Do I need a separate platform to create a Slackbot?

Yes, since Slack doesn’t have its own bot creation platform, you’ll need to use a third-party service like Flow XO.

Can my Slackbot automatically reply in private and public channels?

Yes, you can set up your Slackbot to reply in both private conversations and public Slack channels.

Comments (9)

  1. Ricky

    I can get this to work in a channel, but not in a private DM chat. Is this just a matter of setting the BOT token scope? Or will I need to do something else to make this work in a DM chat? I’ve tried to @ my bot (invite) to a DM chat, but it doesn’t actually invite them.

    1. Joren Wouters

      Hey Ricky! What do you mean by a private DM Chat? Is this a group chat or a 1:1 chat with the Slack chatbot?

  2. Ricky

    OK, so looks like you can’t integrate the bot to an existing DM chat or an existing DM group chat. If you create a new DM and @ the bot into the conversation, then it’ll respond to messages. However, if you @ the bot in an existing chat, even though it says it’ll be invited, it won’t actually be included in the chat.

    From the api.slack.com page where you manage your BOT, you can add it to a workspace and choose a specific channel or even a DM chat to add it to. If you add it to a DM chat from there, the chat will say something like “added an integration to this channel: (name of your bot)” and it will still NOT respond to messages. Only way is to create a new DM chat and @ the bot while you add the users to include in the chat.
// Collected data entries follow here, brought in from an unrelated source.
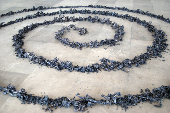 Spirala straha - Selman Trtovac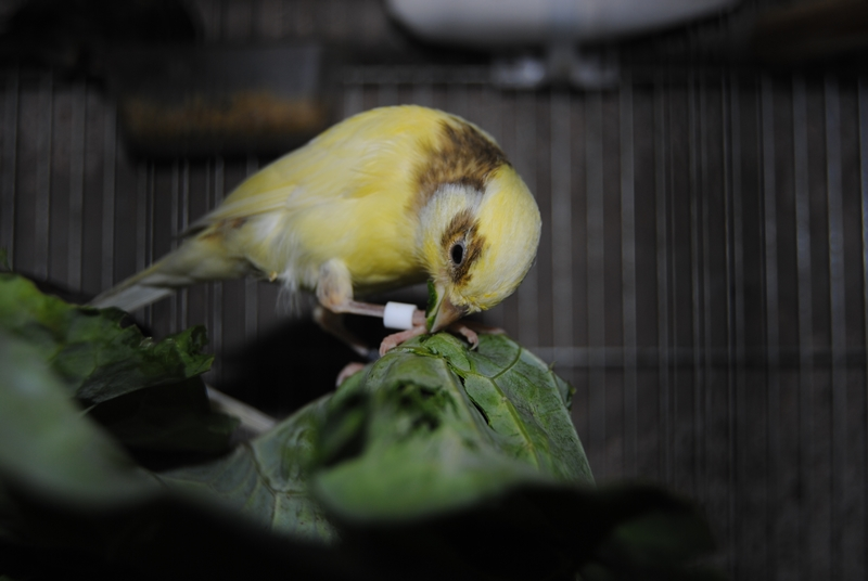 Canario Timbrado Español.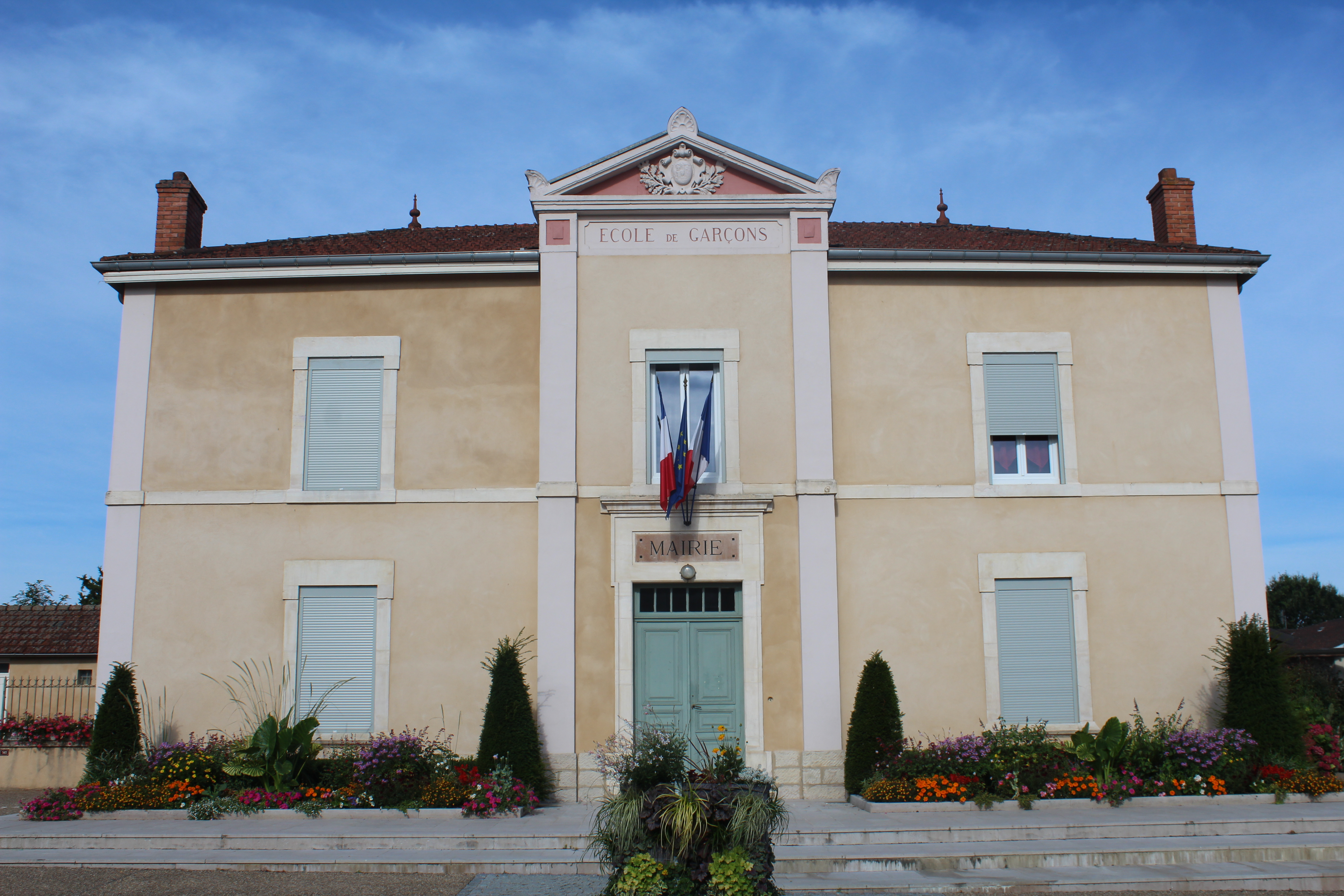 Mairie de la commune de Crottet.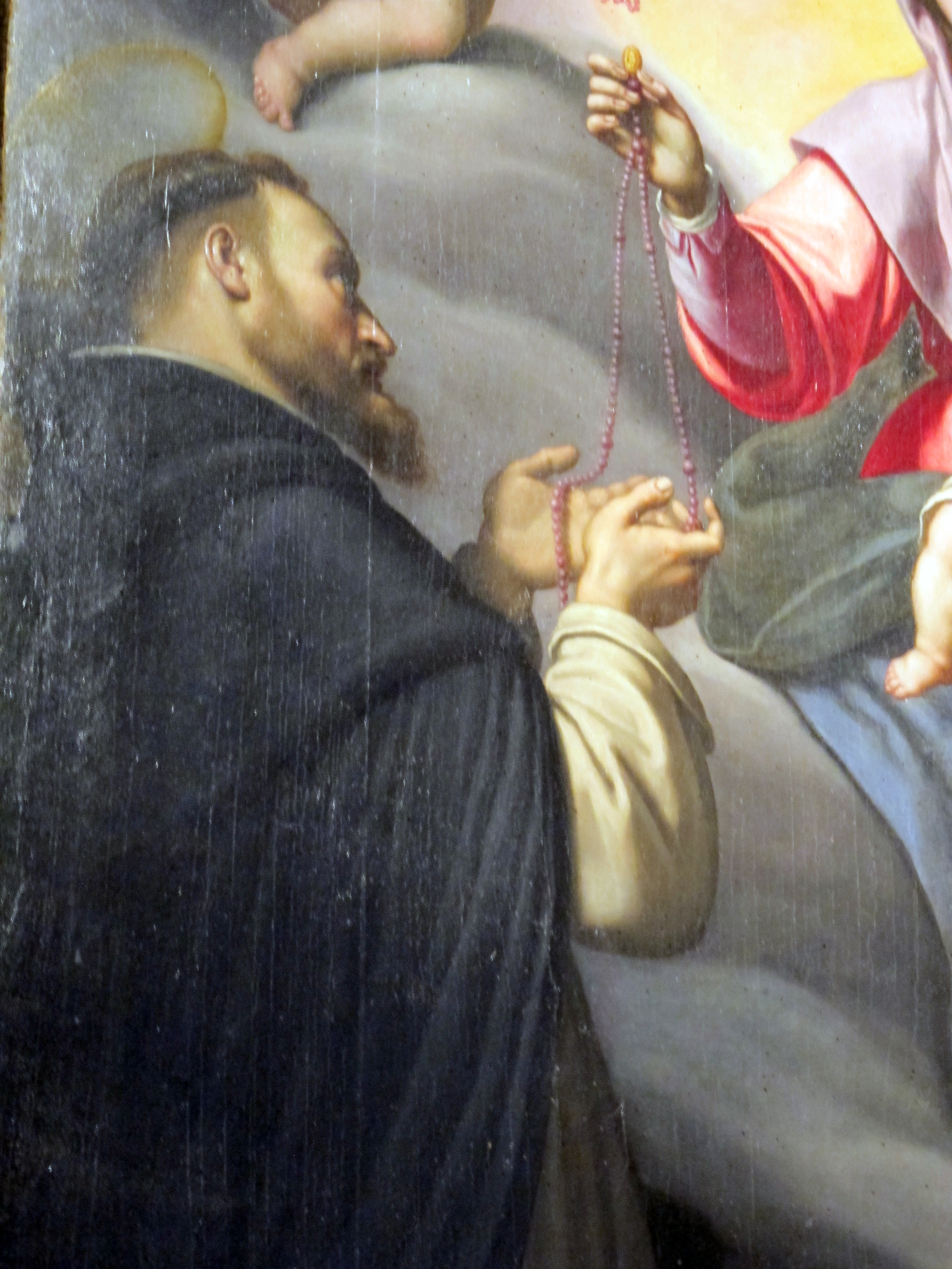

    Alternatively, convert the chat to a private channel and that’ll work. It kinda sucks but is there a way to make this work with existing DM chat, without going through what I did?

    1. Joren Wouters

      Hey Ricky! What do you mean by a private DM Chat? Is this a group chat or a 1:1 chat with the Slack chatbot?

  3. Chandni

    Are the 500 interactions of the free plan per month or once you reach them you have to change to a paid plan? 🙂

    1. Joren Wouters

      Hey Chandi! Yes, the 500 interactions are per month. So if you have more than 500 interactions within one month, you need to go with a paid plan 🙂

  4. Gopal

    Hi Joren Wouters,
    Great video. Can we integrate our application related APIs also in this? So that whenever there is an application related questions, the chatbot will call that api, get the response and share it in the slack? If its not possible, do you know, where can we get details about integrating custom/application apis with slack chatbot?


    1. Joren Wouters

      Hey Gopal! Yes, that is possible using Flow XO.

  5. Gopal

    Hi Joren Wouters,

    Thanks for your response. Can you share some samples on custom application API integration?